To find: Electric field due to plane sheet of charge at any point P distant r from it.



We will draw a cylinder of cross-section area A through the point P as gaussian surface (fig. above).
Electric lines of force are parallel to the curved surface of the cylinder therefore the flux due to electric field of plane sheet of charge passes only through the two circular cross section of cylinder.

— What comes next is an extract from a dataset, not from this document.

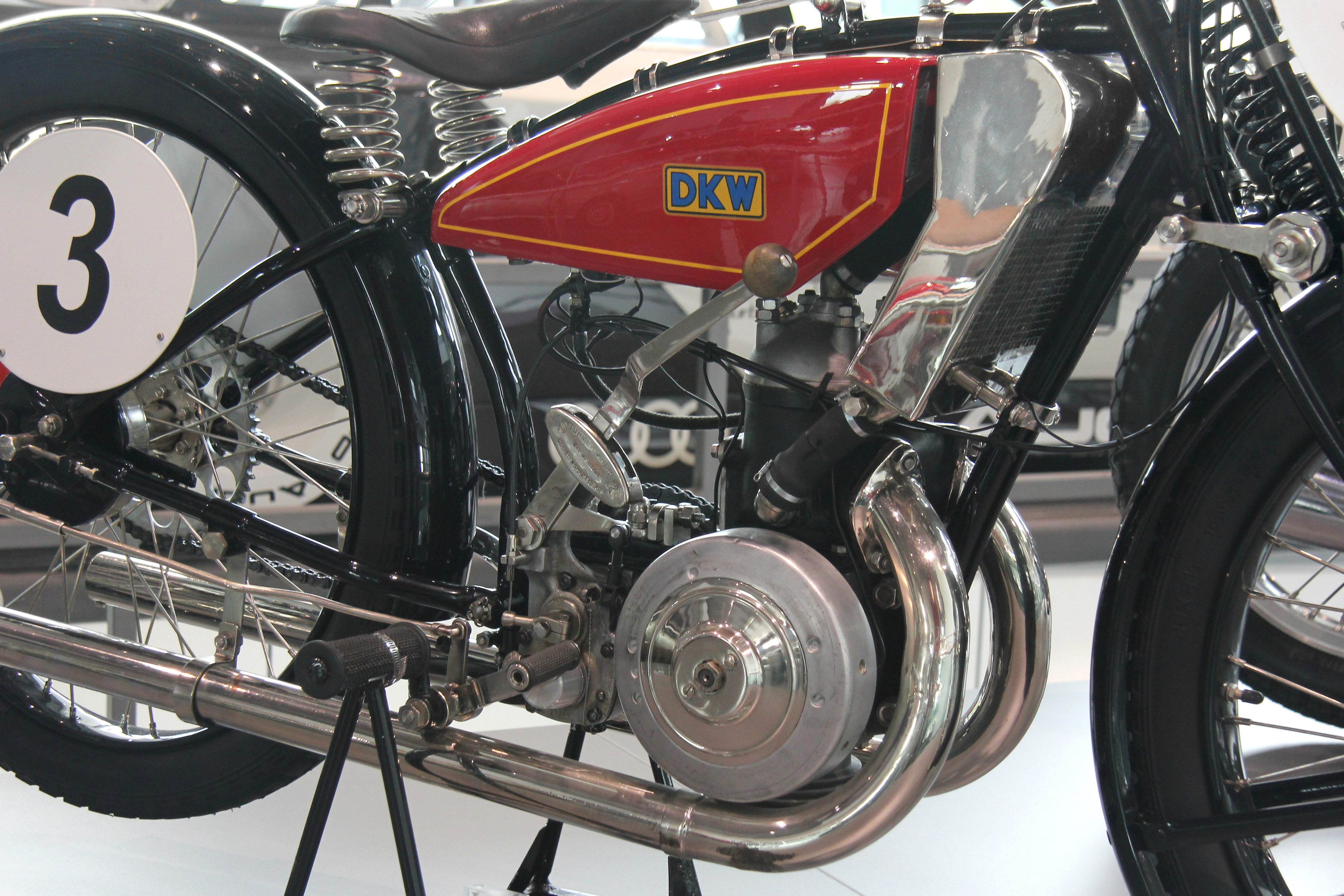 DKW ORE 250, Einzylinder-Zweitaktmotor mit Ladepumpe und Wasserkühlung, Dreiganggetriebe von Sturmey-Archer, Baujahr 1929

If E is the magnitude of electric field at point P, then electric flux crossing through the gaussian surface is

     $$\begin{gathered} \mathrm{\varphi }=\stackrel{\rightharpoonup }{\mathrm{E}}\times \mathrm{area} \mathrm{of} \mathrm{end} \mathrm{faces} (\mathrm{circular} \mathrm{cross} \mathrm{section}) \mathrm{of} \mathrm{the} \mathrm{cylinder} \\ \mathrm{\varphi }=\mathrm{E}\times 2\mathrm{A} \\ \mathrm{According} \mathrm{to} \mathrm{Gauss} \mathrm{theorem}, \mathrm{we} \mathrm{have} \\ \mathrm{\varphi }=\frac{\mathrm{q} }{{\mathrm{\epsilon }}_{\circ }} \\ \mathrm{Here}, \\ \mathrm{the} \mathrm{charge} \mathrm{enclosed} \mathrm{by} \mathrm{the} \mathrm{gaussian} \mathrm{surface} \mathrm{is}-\mathrm{q} = \mathrm{\sigma A} \\ \Rightarrow \mathrm{\varphi }=\frac{\mathrm{\sigma A}}{{\mathrm{\epsilon }}_{\circ }} \\ \Rightarrow \mathrm{E}\times 2\mathrm{A}=\frac{\mathrm{\sigma A}}{{\mathrm{\epsilon }}_{\circ }} \\ \Rightarrow \mathrm{E}=\frac{\mathrm{\sigma }}{2{\mathrm{\epsilon }}_{\circ }} \end{gathered}$$ 
Thus, the magnitude of electric field at a point due to an infinite plane sheet of charge is independent of its distance from the sheet of charge.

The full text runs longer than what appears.